Figure Skating Mystery Series: 5 Books in 1
Page 98
Externally, however, Sabrina Pryce was perfectly fine. No, even better. Externally, she was perfect After all, she wasn't Eleanor Quinn's daughter for nothing. Even as she woke up every morning suffocating from a horrible, all-encompassing sense she couldn't quite name, on the surface, Sabrina was the poster child for adjustment. Her grades didn't dip after Eleanor died like her teachers had logically expected. In fact, they went up. She continued cheerleading as before, then joined Junior Achievement for good measure. She dressed beautifully as always, eschewing the latest trends (it was the 1980s; passing up neon leg warmers, shoulder pads, and earrings larger than her head wasn't too big of a sacrifice) for classic looks her mother had taught her would never go out of style. She wore her ebony hair long, though never feathered, moussed, or, God forbid, teased out. And she continued dating the same types of boys she always had. Nice, clean-cut, wholesome, all-American types, maybe leaning a tiny bit towards the science nerds, but never so much that they didn't also play soccer or tennis or run track on the side. It wasn't difficult for her to get dates. Boys had always liked Sabrina. She'd listened to Eleanor and made a point of seeming a little mysterious, a little unapproachable, and always, always expecting to be treated like a lady. Eleanor hadn't seen anything insincere or manipulative in such behavior. It was simply the way one behaved. Was it insincere or manipulative to have good table manners or to use proper grammar? There was a right way to behave and a wrong way. Eleanor Quinn Pryce expected her only child to behave in the right way. And to reap the benefits of such behavior accordingly.

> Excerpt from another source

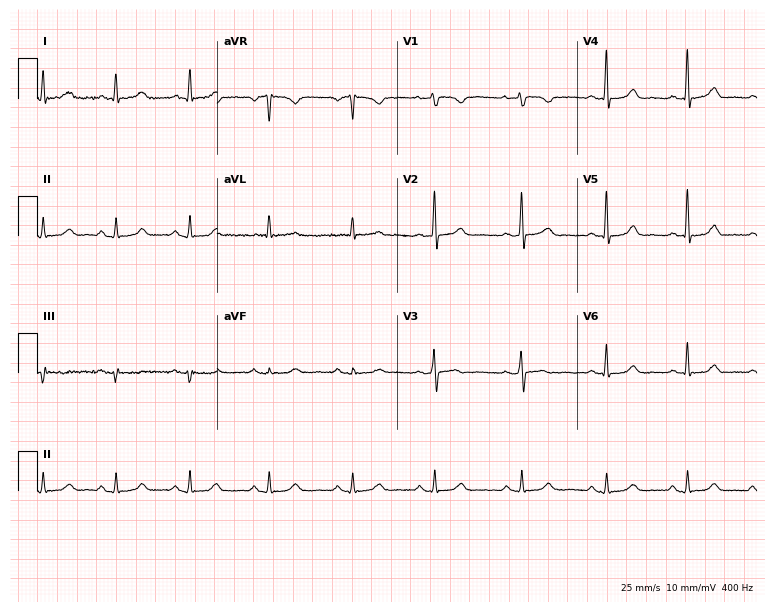
Electrocardiogram, a female patient, 50 years old. Overall reading on record: normal ECG.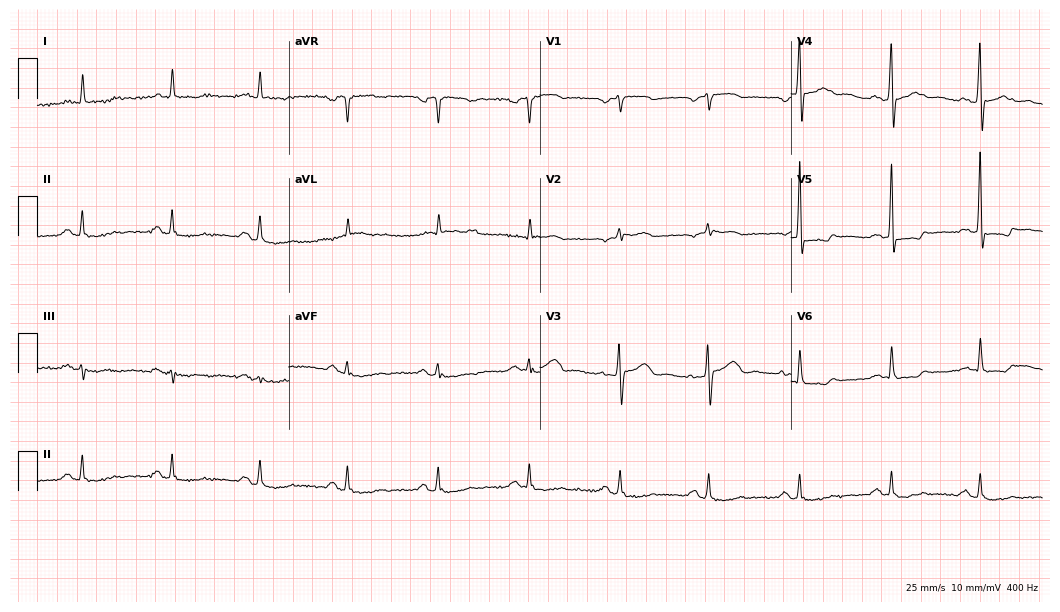
ECG (10.2-second recording at 400 Hz) — a 73-year-old man. Screened for six findings — first-degree AV block, right bundle branch block (RBBB), left bundle branch block (LBBB), sinus bradycardia, atrial fibrillation (AF), sinus tachycardia — none is recorded.

Which meant that boys — especially certain types — had always liked Sabrina. And she thought she liked them, too.
Until Eleanor died, and Sabrina doggedly continued on as if nothing were wrong, only to discover that those certain types of boys, for some reason, suddenly didn't appeal to her at all.
She blamed herself, at first. She figured she must still be in mourning, that's why their small talk about school and college plans and music and some television miniseries about giant lizards disguised as human beings was driving her up a wall. But as time passed, Sabrina began to blame them for being so friggin' boring. Didn't they ever think about anything larger than their stupid little lives lived in a stupid little town surrounded by stupid little people? They were getting as annoying as the idiots at Lucian's rink, who could only discuss jumps and spins and who might be at Regionals this year. Didn't they know there was a whole world out there? Didn't they realize that there could be more to life than... than... than... well, whatever the hell they were talking about at the moment? Didn't they know what it was like to trudge through your day, acting cheerful and upbeat while inside your head, something was pounding. Something dark and shapeless and nameless and desperate to get out, only you couldn't risk that, not until you understood what it was, for fear that, once out, it would simply swallow you whole?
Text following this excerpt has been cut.